Par ailleurs, la pollution de l’air intérieur est souvent plus élevée que celle de l’air extérieur. Or nous y passons près de 90 % de notre temps. Le choix des matériaux de construction, des équipements, des produits de nettoyage, la ventilation, etc., ont une grande incidence sur cette qualité de l’air intérieur. L’exposition aux substances chimiques domestiques (formaldéhyde notamment), aux particules fines, ainsi qu’aux moisissures, à l’humidité provoque un risque accru d’asthme, d’allergies, de cancer du poumon, et autres maladies respiratoires et cardiovasculaires. Toutes ces expositions sont aggravées dans les logements accueillant des publics plus précarisés (problème d’humidité, chauffage moins performant, proximité de grands axes routiers, etc.).

 

ACTIONS

a) Renforcer le rôle des SAMI (Service d’analyse des milieux intérieurs) : il s’agit d’un service financé par les provinces, permettant, sur prescription médicale, d’analyser les polluants présents à domicile. Le souci est qu’une fois le diagnostic posé, les solutions sont maigres pour faire réhabiliter un logement insalubre et les familles se trouvent contraintes de quitter leur logement.
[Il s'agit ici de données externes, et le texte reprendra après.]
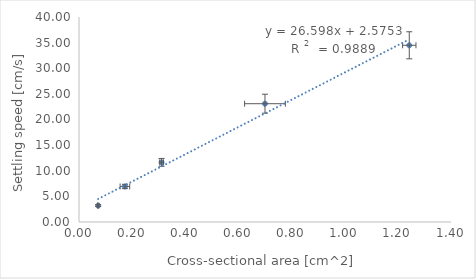
| Category | Series 0 |
|---|---|
| 0.0721066199833563 | 3.2 |
| 0.172756965419066 | 6.93 |
| 0.31073571476473 | 11.64 |
| 0.699896577737348 | 23.08 |
| 1.242942859058919 | 34.48 |

b) En Irlande, les ménages dont la santé est impactée par la mauvaise qualité de leur logement peuvent bénéficier d’un accompagnement afin de diagnostiquer l’origine des problèmes et d’une prise en charge financière des travaux par les autorités en fonction de certains critères (notamment de revenus). Cette deuxième étape devrait également être mise en place dans notre Région.

  • Renforcer le réseau SAMI existant.
  • Mise en place de solution financière d’aide à la réhabilitation des logements si difficultés financières.
  • Outiller davantage les médecins pour identifier les situations où l’intervention d’un SAMI est pertinente.
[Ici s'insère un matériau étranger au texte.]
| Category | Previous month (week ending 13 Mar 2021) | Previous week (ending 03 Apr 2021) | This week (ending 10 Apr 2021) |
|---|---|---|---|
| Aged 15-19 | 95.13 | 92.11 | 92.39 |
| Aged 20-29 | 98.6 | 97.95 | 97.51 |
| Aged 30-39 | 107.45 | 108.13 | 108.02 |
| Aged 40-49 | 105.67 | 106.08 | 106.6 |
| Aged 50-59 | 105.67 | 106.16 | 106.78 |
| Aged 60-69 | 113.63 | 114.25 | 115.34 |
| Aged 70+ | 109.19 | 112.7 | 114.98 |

c) Renforcer l’intégration de la qualité de l’air intérieur dans les actions en matière de performance énergétique des bâtiments

  • Encourager l’utilisation de matériaux et produits sains (biologiques) pour la rénovation.
  • Encourager l’isolation thermique respirante (qui permet l’aération du lieu de vie).

d) Faire bénéficier les ménages ayant recours à des combustibles particulièrement problématiques pour la qualité de l’air intérieur (pétrole lampant, notamment) d’un accompagnement prioritaire pour assurer la rénovation énergétique de leur logement.
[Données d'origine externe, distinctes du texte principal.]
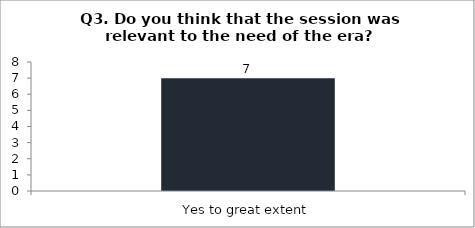
| Category | Q3. Do you think that the session was relevant to the need of the era? |
|---|---|
| Yes to great extent | 7 |
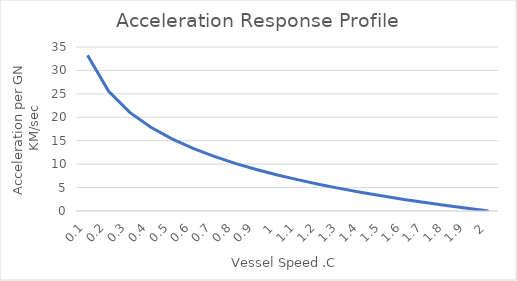
| Category | Acceleration |
|---|---|
| 0.1 | 33.246 |
| 0.2 | 25.553 |
| 0.30000000000000004 | 21.054 |
| 0.4 | 17.861 |
| 0.5 | 15.385 |
| 0.6 | 13.361 |
| 0.7 | 11.651 |
| 0.7999999999999999 | 10.169 |
| 0.8999999999999999 | 8.862 |
| 0.9999999999999999 | 7.692 |
| 1.0999999999999999 | 6.635 |
| 1.2 | 5.669 |
| 1.3 | 4.781 |
| 1.4000000000000001 | 3.958 |
| 1.5000000000000002 | 3.193 |
| 1.6000000000000003 | 2.476 |
| 1.7000000000000004 | 1.804 |
| 1.8000000000000005 | 1.169 |
| 1.9000000000000006 | 0.569 |
| 2.0000000000000004 | 0 |

Renforcer l’information des citoyens sur les moyens de prévenir les problèmes liés à l’humidité et aux moisissures dans les bâtiments, et sur les contaminations chimiques de manière générale. Des outils d’information existent (notamment les outils développés par Espace Environnement disponibles sur le site santé-habitat.be, ou les outils développés par l’asbl Ecoconso), mais il est nécessaire de renforcer leur déploiement auprès des citoyens. En outre, les projets menés spécifiquement auprès des écoles (projet Ad’air écoles, achat de détecteurs de CO2, réalisation d’animations sur la qualité de l’air, etc.) mériteraient d’être étendus.